It was Bakewell tart on Great British Bake Off
yesterday last week! And when Mary said this is what a Bakewell tart should look like… I had to disagree. Traditionally early Bakewell tarts did not have a topping of icing. Nor do they have that lonesome cherry which we associate with cheap shop bought mini-bakewell tarts. Mary’s Bakewell tart didn’t have the cherry but did have the icing with a fancy pattern. It looked the part, don’t get me wrong, but if you visit the town of Bakewell you will see that proud Bakewell tart bakers clearly state that they do not add icing to their Bakewell tarts as icing is not part of the original recipe… But what is the original recipe? When does it stop or start being original? It’s a tough question.
And then there’s that other Bakewell bake… The Bakewell pudding!
Imagine a pub in a quintessentially English village: you enter with an appetite and the special on the menu is a pudding named after that village. You just have to try it, don’t you? And so the Bakewell pudding rose to fame. Even though Wonders of the Peak, the first travel guide to the Peak District, was written by Charles Cotton in 1681, tourism reached a high in Victorian times, helped by the development of the railway and an increasing interest in geology. Victorians also came to ‘take the waters’ in the spa towns of Buxton, Matlock Bath and Bakewell.

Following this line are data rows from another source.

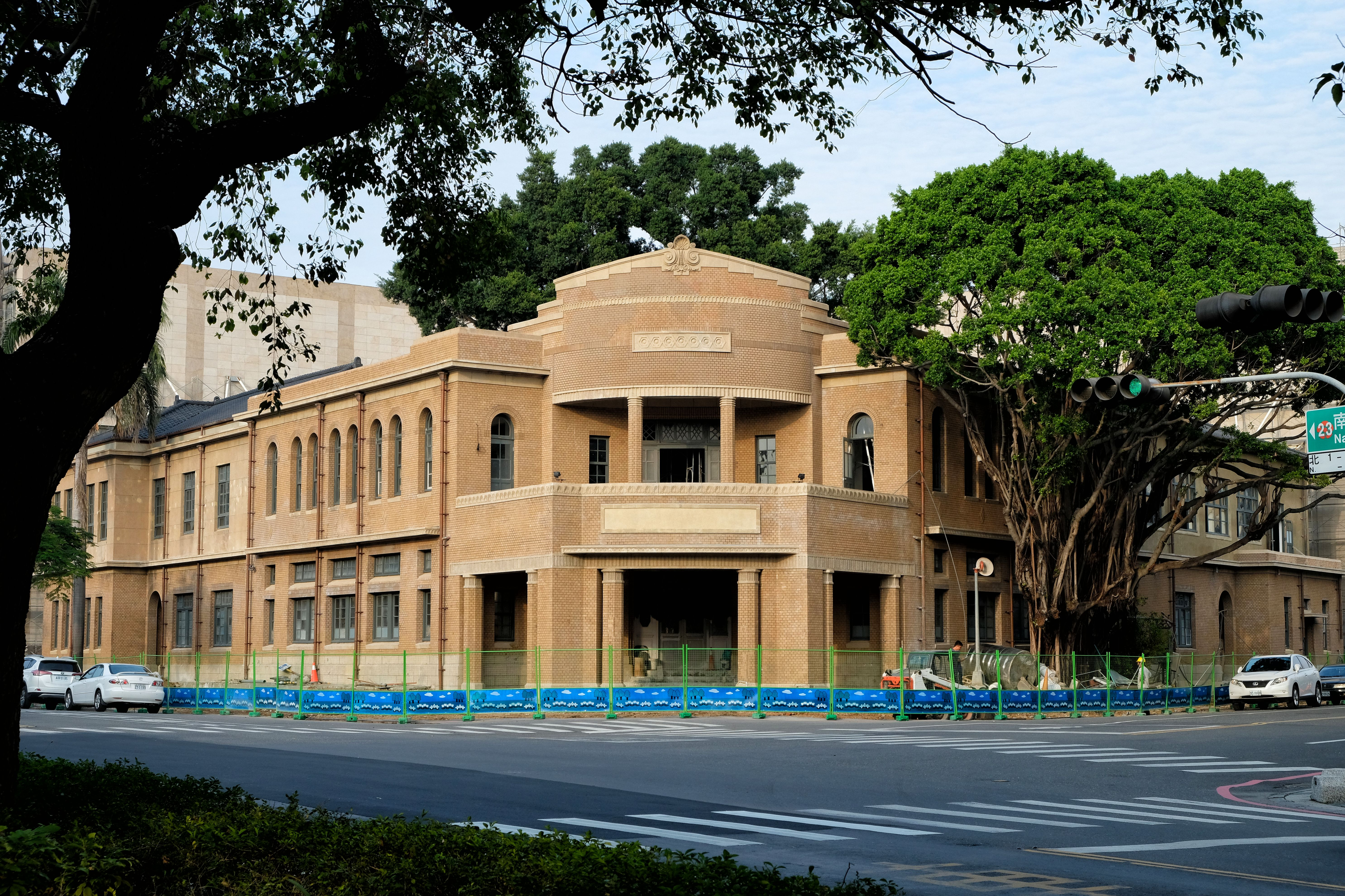 整修即將完成的原臺南警察署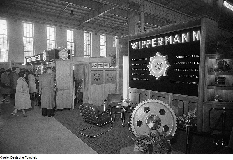 Original image description from the Deutsche Fotothek Exponate der Leipziger Herbstmesse 1954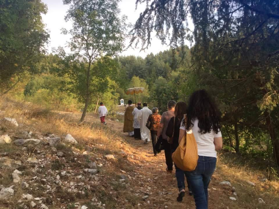 il sentiero delle XII stelle presso il santuario della Madonna del Carmine di Acquafondata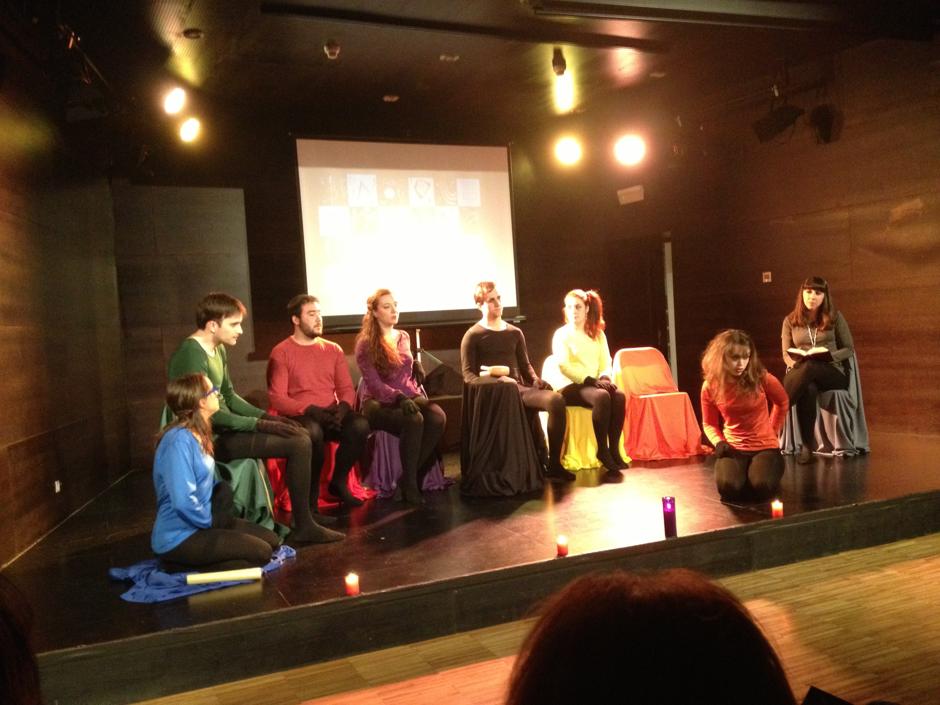 Montaje de la compañía TECU Teatro en el marco del Festival MITEU de 2014 en el Auditorio Municipal de Ourense.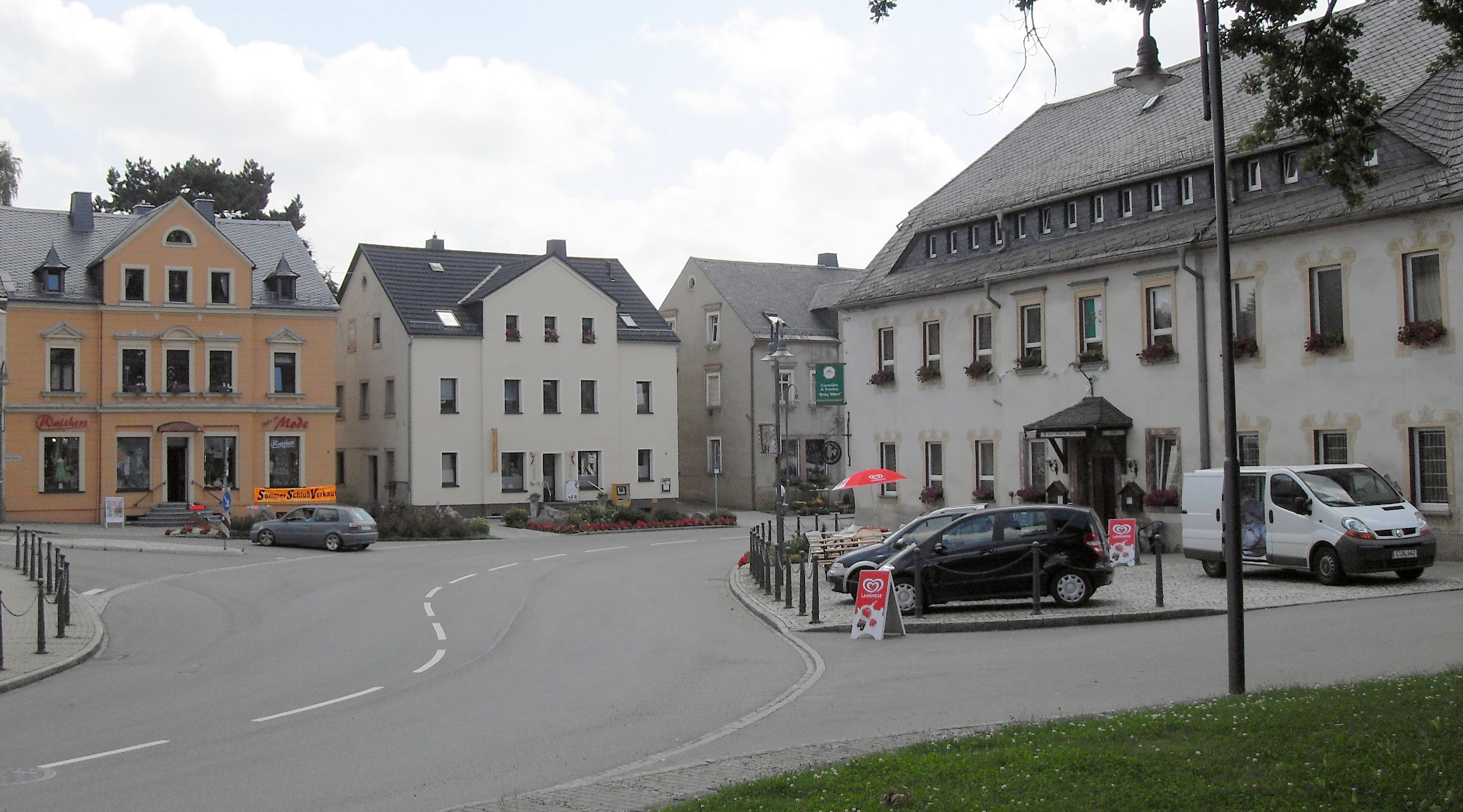 Albertplatz in Eppendorf, Landkreis Mittelsachsen

Today, when visiting the Derbyshire village to which this pudding owes its name, you can’t ignore the many quaint-looking bakeries claiming to present to you the one true Bakewell pudding or tart. Its heritage has intrigued me for years, so naturally when I first came to visit Bakewell, I needed to explore and also perhaps ask some questions in those Bakewell bakeries. Recipes for this type of pudding pop up in cookery books and manuscripts as early as the 1830s, but there are a number of versions of this pud and it is not clear who first linked it with the little Peak District town. Most probably it was one of the inn landlords of which the legend speaks: it is said that the pudding was invented in the White Horse Inn (now the Rutland Arms) by a waitress called Ann Wheeldon who made a mistake while preparing a pudding from the recipe book of mistress Ann Greaves. Mrs Greaves’s great-great-great-grandson believes the pudding must have been created in the 1850s. This is, however, quite a few years later than other Bakewell pudding recipes and about the date of a manuscript recipe I have in my possession by a person from Oxfordshire, which is not at all in the north. This means that by the 1850s the pudding was already quite well known and so was the recipe. The Bakewell pudding also appears in American cookery books before the 1850s.
As for the Bakewell tart… it seems it is a more recent bake. If you look at how both these bakes are made, you will see that the pudding is the kind that was made for a hundred years before it became known as a Bakewell. But the Bakewell tart is truly Victorian. You can read more about the Bakewell pudding in my book Pride and Pudding of course, but I’l share with you this recipe which is a very old Bakewell pudding recipe. This is a descendant from a much older pudding and that is what makes this bake so exciting. Truly. You will never look at Bakewell pudding the same way after you’ve bashed some apricot kernels with rosewater for the filling.
Makes 2 puddings in 23 cm (9 inch) shallow plates
- 25 g bitter apricot kernels
- 1 teaspoon rosewater
- 110 g clarified butter, melted
- 110 g raw sugar, powdered in a food processor
- 5 egg yolks
- 1 egg white
- 1 quantity puff pastry or rough puff (the recipe is in my book)
- 2 tablespoons raspberry jam
- 50 g candied lemon peel, cut into strips
Preheat the oven to 180C (350F).
Blanch and skin the apricot kernels by pouring boiling water over them to make the skins come off. Rinse under cold water and dry them using a clean tea towel (dish towel) to rub off the last of the skins.
Using a mortar and pestle, pound up the blanched apricot kernels with the rosewater. This will prevent the apricot kernels from producing oil and also will add a heavenly scent. Transfer to a bowl and whisk in the clarified butter and the sugar, whisking until creamy. Add the eggs and whisk to combine.
Don’t be alarmed if the filling seems runny to you, it is normal. Line a pie dish or plate with the puff pastry rolled out as thin as you can manage and spread the raspberry jam over it, leaving a 2 cm border that will become the rim. Neatly arrange strips of candied lemon peel over the jam, then gently pour in the filling mixture.
Bake in the bottom of the oven for 15 minutes, then move to the middle of the oven and bake for 15 minutes more or until the pastry is puffed and golden brown.
Serve on its own or with fresh raspberries.